Dismiss Notice

Psst... Ready to join TalkBass and start posting, make new friends, sell your gear, and more?  Register your free account in 30 seconds.

Tentative D-112XLT Review

Discussion in 'Amps and Cabs [BG]' started by Wilbyman, Feb 20, 2004.


  1. Wilbyman

    Wilbyman

    Sep 10, 2003
    Parkersburg, WV
    Okay, I think I'm the first turkey on TB to buy one (I'm a turkey by nature, not because I bought the cab ;) so here it is, my take after playing it for a few days. Going to gig with it tonight.

    I'm primarily using a Clarus, a Smith BSR-4J, Alembic Essence and German upright with Realist.

    I haven't used alot of the 1x12s (besides the Aguilar, which I liked and the Scout, which I didn't feel was really focused) on the market. So take it with a grain of salt. I'm primarily playing straightahead jazz and fusion.

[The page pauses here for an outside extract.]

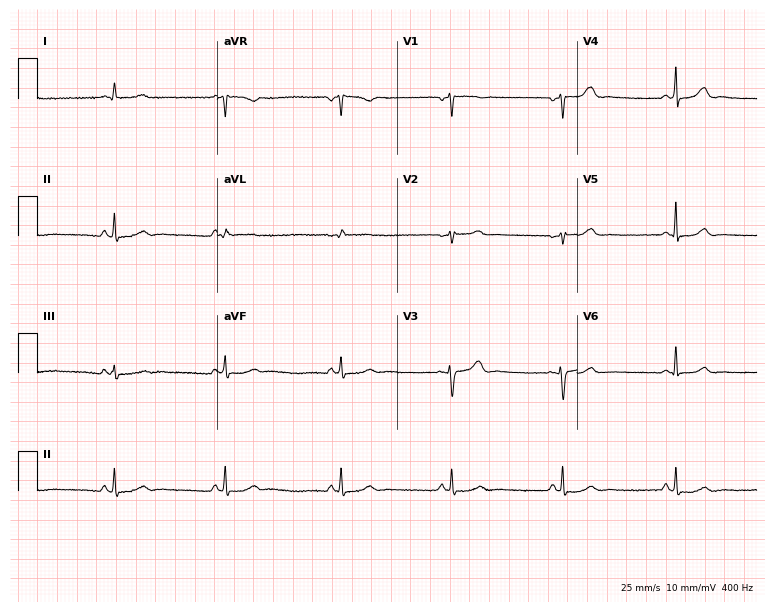
Standard 12-lead ECG recorded from a woman, 28 years old. Read as a normal ECG.
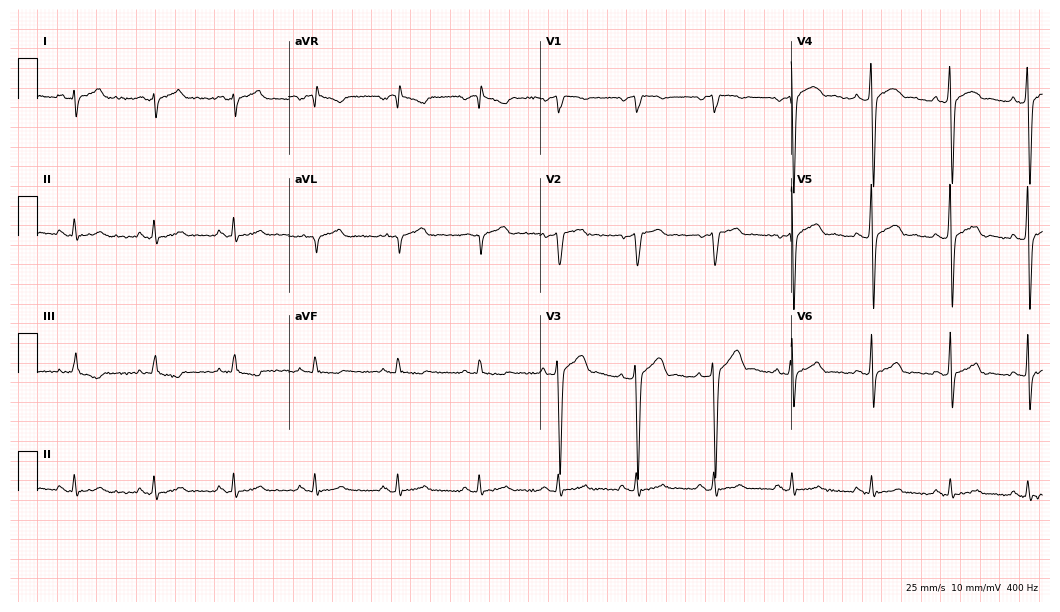
Electrocardiogram, a 33-year-old male patient. Of the six screened findings (first-degree AV block, right bundle branch block, left bundle branch block, sinus bradycardia, atrial fibrillation, sinus tachycardia), none is recorded.

    The design philosophy of this cab seems to be "design a small cab that will go through the mix like a bullet." It's a loud cab, but moreover, it's main tonal quality is a tight upper-mid punch. With the Alembic, it thickens up it's otherwise slightly thin scooped-ness without muddying the tone. With the Smith, you really need to EQ some of the midrange out...due to the fact that the Smith's also got a pronounced upper-mid voicing.

    I want to make it clear that it's not boxy or nasally -- but it's definitely aggressive. It's smooth, but it's clearly made to motor through the mix. It makes mids sound *good* again!

    The bottom is nice and tight, and thumps without getting boomy (key for upright!). "Tight" pretty much sums up the whole cab.

    As for top end, it's clear and defined without being harsh. It almost, but doesn't quite have the sparkly/glassy upper highs (or the tweeter hiss to go along with them). However, it's still suited for slapping with a little EQ. I'm actually using the cab in conjunction with my SWR 1x10 cab and it's a great combination...The 10" and Le-Son tweeter fill in those glassy highs when I want them.

    It's a great upright cab due to it's tight low-end. It's not boomy at all, and the midrange gives good definition without any harshness.

    One other thing I want to note is that the 112 takes EQ'ing really well. Though slamming upper-mids are the primary focus, the EQ I give it comes through very naturally. I don't feel like I'm fighting with the cab when I'm trying to dial in the sweet-spot for one instrument or another. (This might also have to do with how natural the Clarus' EQ is).

    I'm probably missing something, so if anyone has more specific questions about it I'll try and answer.

    Will :)
     
  2. B String

    B String Supporting Member

    Apr 11, 2002
    Los Angeles
    I saw this box at NAMM. Thought it killed. I'm looking
    for an all around box. Not too colored. The SWR
    goliath jr II that I have now is too scooped for the
    acoustic bass. Are the mids very scooped sounding
    with your upright? Does the box have enough lows
    for electric bass? Do you use a 5 string?
     
  3. jokerjkny

    jokerjkny

    Jan 19, 2002
    NY / NJ / PA
    nice review, wilby!

    and kudos for using a Clarus as the head. pretty transparent, and a good way to really judge how the Eden itself sounds. :cool: well, not that you had a choice. ;)

    oh, and how was the overall carry and gigging weight? i'm guessing you didnt really break a sweat with it.
     
  4. Wilbyman

    Wilbyman

    Sep 10, 2003
    Parkersburg, WV
    Carrying weight is fine. I wouldn't want to carry it 20 blocks, but it's really portable, just a little longer than my 1x10.

    Took it to the jazz gig last night, and the room had the worst acoustics for bass imaginable. I think the tweeters were the only thing you could hear. Nearly impossible to get a feel for the sound of anything.

    I've got a 5-string jazz bass, the cab has lows for it in spades. Again, the lows are really tight, not indistinct.

    It's not scooped out *at all*. I think it sounds good for upright, because of how tight the lows are. With alot of cabs, the upright lows start spreading out of control and you're fighting to cut them without leaving a honky sound.

    Dunno if this makes any sense. As for "colored", I think this is such a silly adjective for electric bass sound. We've all got these instruments with preamps and knobs we tweak like crazy, and even our "Flat" outboard pre's have all kind of EQ's and filters. Then we argue about what gear "colors" our sound.

    If play upright, I think this is a valid concern...the instrument truly has a "sound" which you can put your finger on and attempt to reproduce naturally with amplification. But with electric, I think everything about the sound is colored...it's just a matter of what color sounds good.